There are substantial footnotes (albeit continuing to be placed at the end of each section rather than each page, which would be more helpful) directing the reader to relevant primary sources. As with its competitor texts, this reviewer would have preferred more references to supplementary secondary sources for an academic audience. However, as with those competitors, it is acknowledged that this is a text aimed at (and used extensively by) legal practitioners.
The Appendices contain the key pieces of partnership legislation (the Partnership Act 1890, the Limited Partnerships Act 1907, the Limited Partnerships (Forms) Rules 2009, the Partnerships (Accounts) Regulations 2008, and the Insolvent Partnerships Order 1994) and two of the three key pieces of LLP legislation (the LLP Act 2000 and the LLP Regulations 2001). The LLP Regulations 2009 are inevitably omitted given their length (which stems from the fact they are devoted to applying provisions of the unfortunately lengthy Companies Act 2006). The Appendices also include the Company, LLP and Business Names Regulations 2009, the joint BVCA and HMRC statement 1987 which did so much to encourage the use of limited partnerships as tax avoidance vehicles by confirming that a limited partnership used as a venture capital investment fund would be treated for tax purposes as tax transparent, and (purely for historical interest) the now repealed Law of Partnership Act 1865.
This new edition includes an explanation and analysis of relevant legislative and jurisprudential developments since the previous edition in 2020, including the important cases of Morton v Morton (on the interplay between ss42(1) and 42(2) of the Partnership Act 1890 on the entitlement of outgoing partners), Frontiers Capital I Limited Partnership v Flohr (on the power of partners under s38 to bring claims on behalf of the partnership after dissolution, where this was necessary to wind up the partnership), and Procter v Procter (on the entitlement of retiring partners under ss42 and 43 to be bought out by the continuing partners, and how the share should be valued).
This 7th edition of Blackett-Ord, Haren and Roper thus continues to provide a comprehensive and authoritative source of reference for academics, postgraduate students and practitioners in this area of law.
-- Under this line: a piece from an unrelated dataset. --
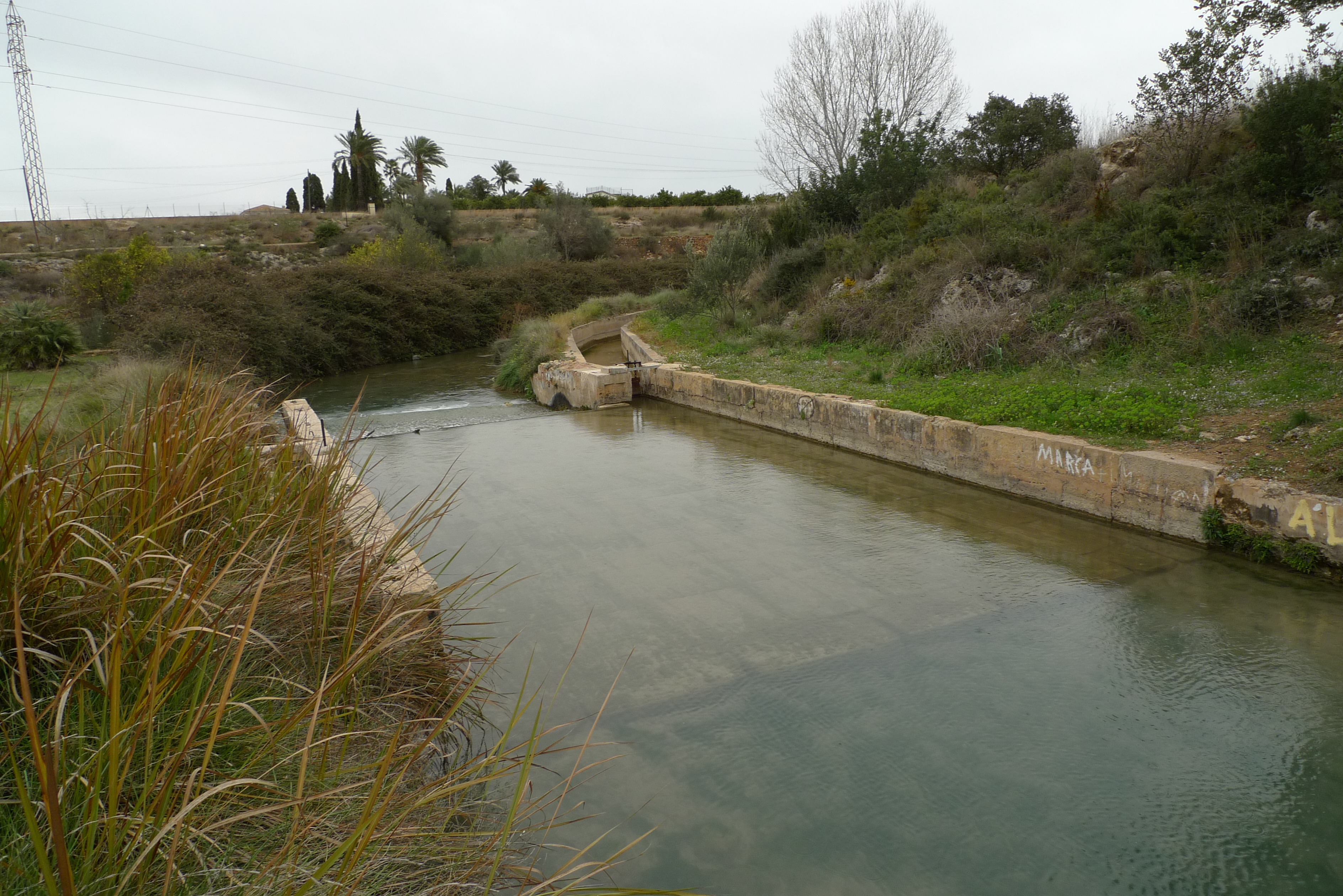 Cauce del Río de los Santos al paso del Partidor Real
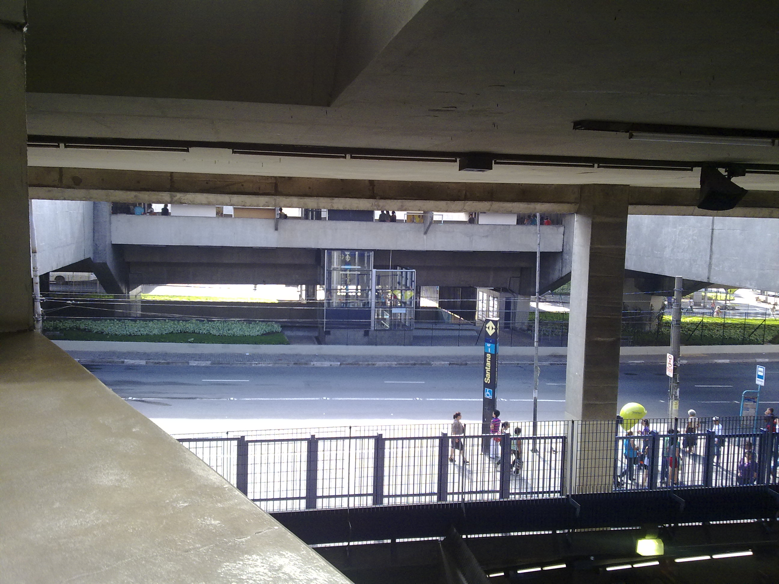 Fot da estação Santana do Metrô DE são Paulo
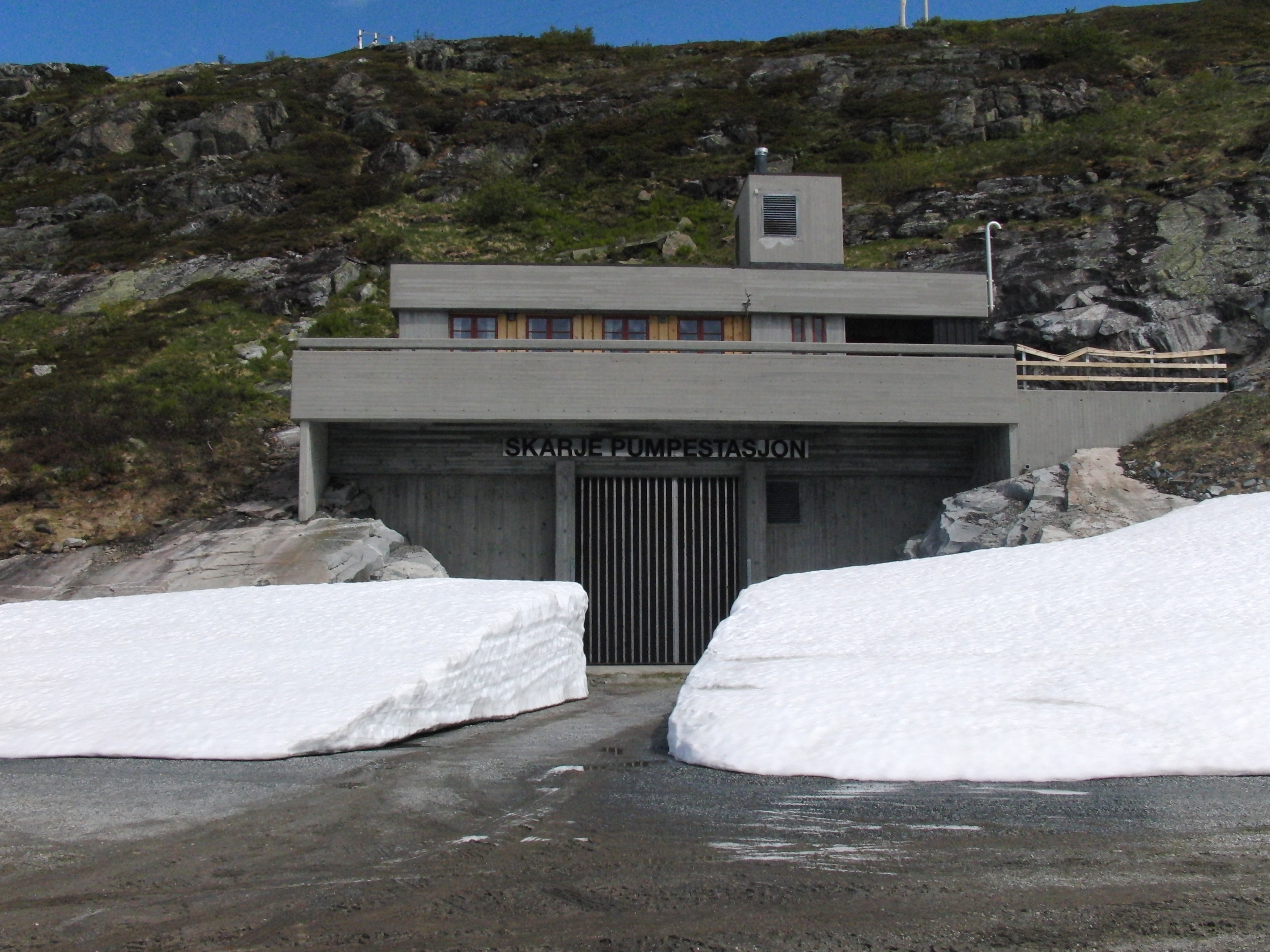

It is worth saying that this text should be regarded as complementary, rather than an alternative, to the other major works: Lindley & Banks on Partnership; Callman et al LLP and Partnership Law: A legal and practical guide; Morse and Braithwaite Partnership & LLP Law; and Whittaker and Machell The Law of Limited Liability Partnerships. First, there are the big differences in coverage; for example, Blackett-Ord covers LLPs in a single chapter, Morse covers them at greater length, Callman substantially more, and of course Whittaker still more, while Lindley does not cover them at all. Equally, tax is not covered in Blackett-Ord (or Morse) whereas it is in Lindley (in depth), Callman, and (though only LLP tax) Whittaker. Second, there are inevitably small points (but nonetheless potentially important in the right context) which not all texts will cover. Third, there is inevitably disagreement between the texts on some issues, and in such uncertain areas it is advisable to be able to consider all views. It is also is worth noting the difference in length of the substantive text – Blackett-Ord is approximately half the length of Lindley (but double the length of Morse and a third longer than Callman). While the longer texts are likely to be more comprehensive, they also increase the time taken to locate – and read – the relevant material.